For stereo music I would choose the 3031 over the 2030, but it more bass needed with a 80hz AVR crossover to the sub?


----------



## alewisdvm (Jul 8, 2010)

Not for much music. Mostly for HT where we watch movies. Advice on 2 subs? What to do about a matching center?


----------



## Guest (Jul 10, 2010)

Their is no "matching" center, but a center doesn't need to be a MTM configuration. A TM bookshelf works really well. The downside, doesn't look as nice around a TV.

Fits under a projector screen just fine. :bigsmile:


----------



## alewisdvm (Jul 8, 2010)

Well, then I guess I may have to go with the CBM 170s. Quite a few posts on here were pretty adamant about matching L,C,R


----------



## DanTheMan (Oct 12, 2009)

Generic, do you know where there are measurements posted on the 3031. I gotta admit after seeing what its cheaper version can do, I'm curious. I think they only make an active version though.

Dan


----------



## DanTheMan (Oct 12, 2009)

For strictly HT, maybe the Primus as they'll have the most output and their polars IOW imaging should also be good. You could easily upgrade their internals to match the quality of the Behringers at a later date.


----------



## Guest (Jul 10, 2010)

DanTheMan said:


> Generic, do you know where there are measurements posted on the 3031. I gotta admit after seeing what its cheaper version can do, I'm curious. I think they only make an active version though.
> 
> Dan


I'm not sure off hand where the posted measurements are, but the 3030p looks really flat. I would expect the same thing for the 3031.

They do have a passive version, but it seems to be a 4ohm speaker. Not a problem if you have a amp that can support that, but a lot of AVRs don't.

http://www.amazon.com/Behringer-B20...?ie=UTF8&s=electronics&qid=1278765333&sr=8-22

To get full specs, look at the documentation. http://www.behringer.com/EN/Products/B2031P.aspx I don't know why, but they seamed to have made the 3030p 8ohm and the 3031p 4ohm. The 3030p should work fine for HT with a 80hz active crossover and a sub.


----------



## lsiberian (Mar 24, 2009)

The 2030p's are the correct choice for a system with a subwoofer. You can use a single behringer 2030p as a center either vertically or on it's side if necessary. I'd figure out a way to make the 2030p's work since it's least expensive option and there is already a list of mods to make them hifi quality if you are so inclined. The Ascends and Primus don't offer a step up in performance only a step up in aesthetics. The quickest mod to improve any of these speakers would be to remove the lining and replace it with 2" thick mineral wool. 

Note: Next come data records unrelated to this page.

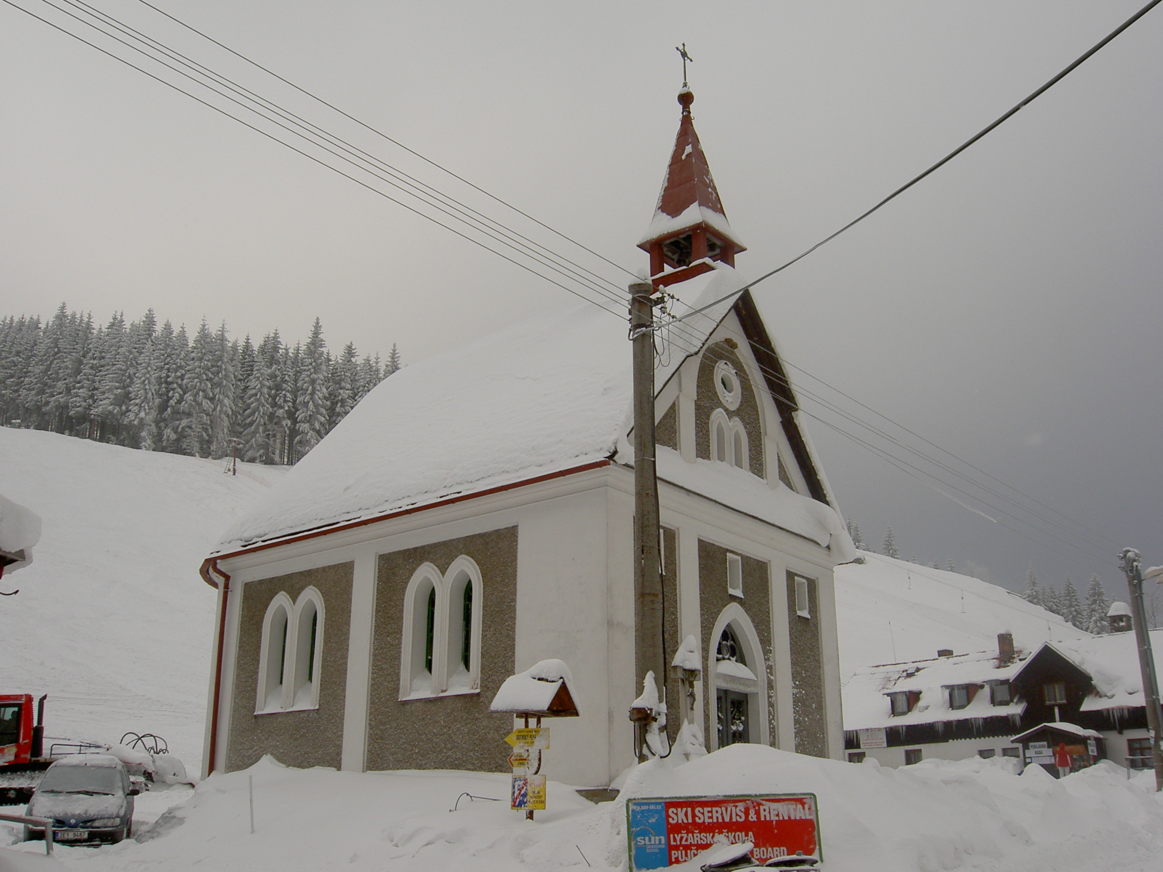 Petříkov, část obce Ostružná
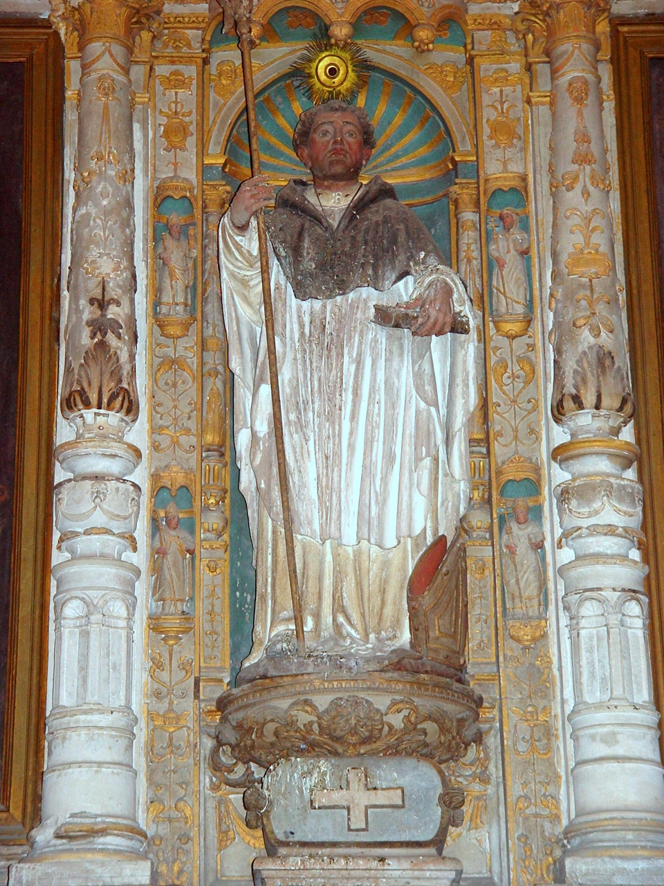 São Teotónio Mosteiro Sta. Cruz Coimbra
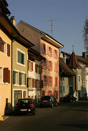 Payerne: Rue des Moulins
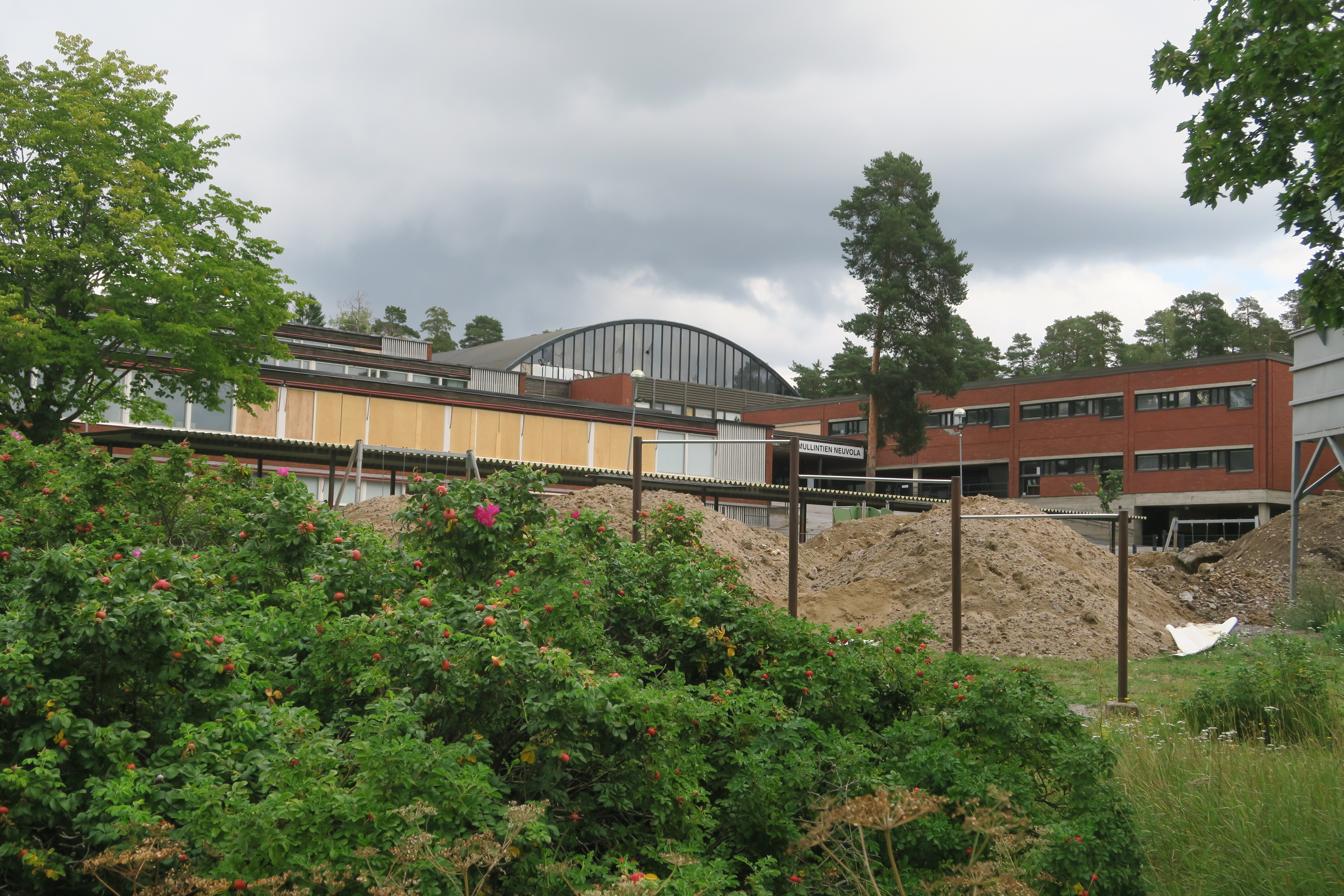 Entinen Pernon lukion rakennus Turussa elokuussa 2018
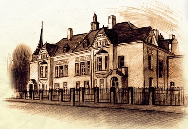 Ch. Frenkelio vila
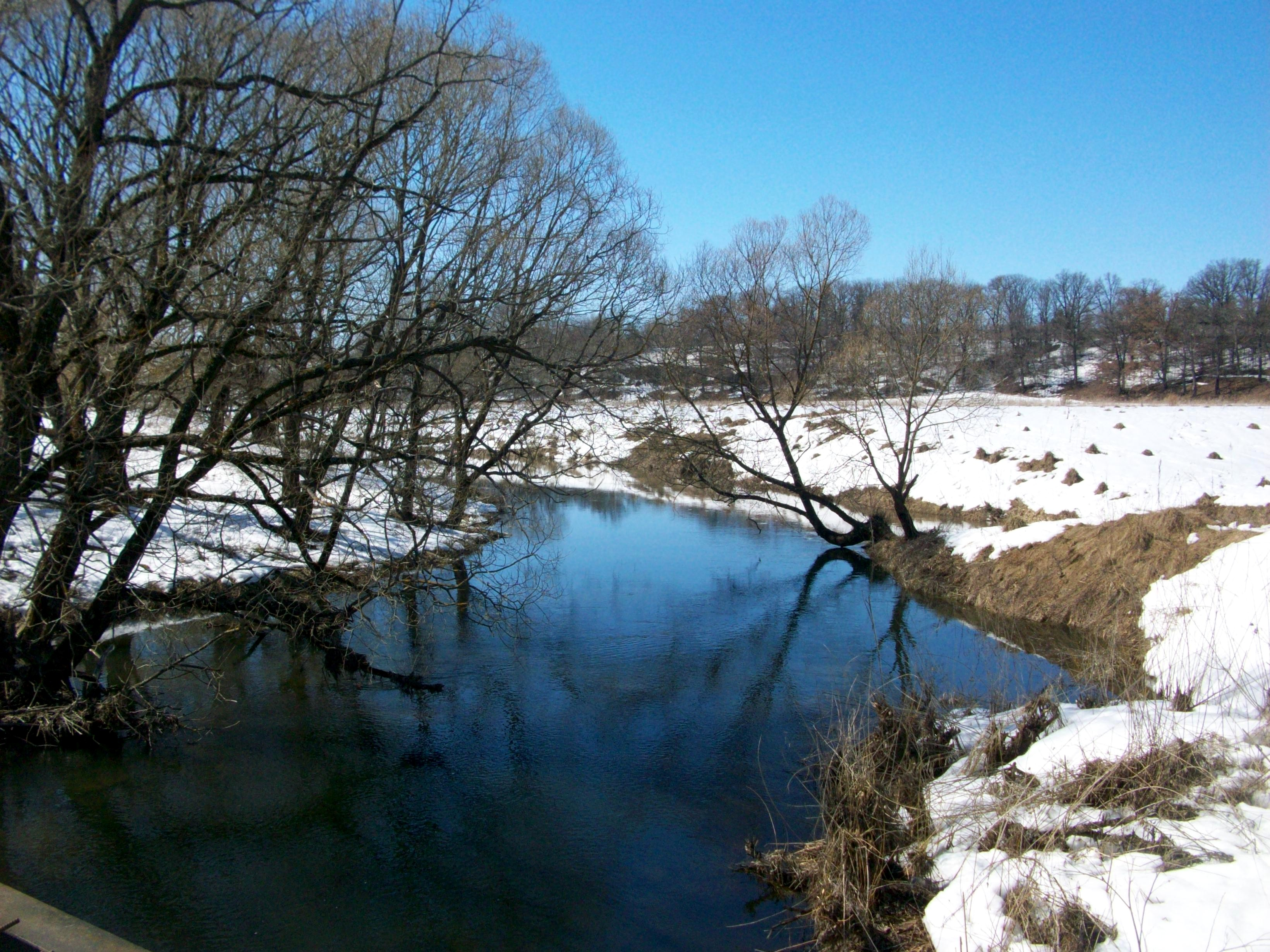 Бежин луг, Чернский район This image is related to the protected area of Russia number 7110081

The 2030p's have been measured and verified to be good speakers by speaker expert.(Chris) Their performance has been verified further by many happy customers.


----------



## ironglen (Mar 4, 2009)

As far as the LCR conundrum, just use a matching bookshelf of your choice-that's what I've done. If it's a decent set, you won't have any concerns with the C. In fact, it will *perfectly* match your LR in sound. Cheapest reputable place I saw them in the past was b&h photo...

On the dual subs, just use a y-splitter, or as I did, a solid splitter. If it's a long run to the amp, get a shielded rca cable at the same time to reduce noise potential. The splitter may be 5-10 bucks, easy connect, and you're good to go :T


----------



## alewisdvm (Jul 8, 2010)

Well,
The pic of the back of an 807 shows to pre-outs for subs. So, I am assuming I don't have to split?

Ironglen:
I wasn't sure what you meant by just using a matching bookshelf of my choice.
I really didn't want to just lay a behringer on its side to be the center, and that product has no matching center.

That is why I was considering going with the CBM-170's instead?


----------



## DanTheMan (Oct 12, 2009)

the 303X series does not have passive versions according to Behringer. The 2030P (8ohm)and 2031P(4ohm) have been measured, both are great sounding, the larger version just has more output and bass for a little more money. I got mine for $152 shipped. Best speaker I've ever heard or measured. Sad but true, they are easily the cheapest I've ever owned. Disgusting really. The 2030Ps should sound similar and I think they can be had for under $130. The Primus can be had for $164 and easy to drive bass similar to the 2030, but more output capability.

Dan


----------



## Kal Rubinson (Aug 3, 2006)

alewisdvm said:


> What do I do about the center?


The ideal center is whatever you are using for L/R.


----------



## eugovector (Sep 4, 2006)

Yes, if you are okay with the aesthetics of laying a 2030p on it's side, go with that. I'd just place it so the tweeter is dead center as those are going to be the most directional frequencies.


----------



## ironglen (Mar 4, 2009)

I just mounted my bookshelf vertically beneath my tv: it just looks different than the 'typical' center. Sounds great, and I used 80 cent angle brackets on the top and bottom to mount it there. Met WAF.


----------



## DanTheMan (Oct 12, 2009)

Here's some vertical polars on my personal pair of B2031Ps. I measured both from the "factory matched pair" and gotta say they are for all intents and purposes identical.
Toward the woofer, on axis, 11.25 degrees off axis, and 22.5 degrees off axis:








Toward the tweeter, on axis, then 11.25, 22.5, 33.75, and 45 degrees off axis:









So basically you want the center of the 2 drivers a bit below ear height of the tweeter is mounted on top, or a bit above ear height if the tweeter mounted in the bottom. I have mine below with the tweeter on top.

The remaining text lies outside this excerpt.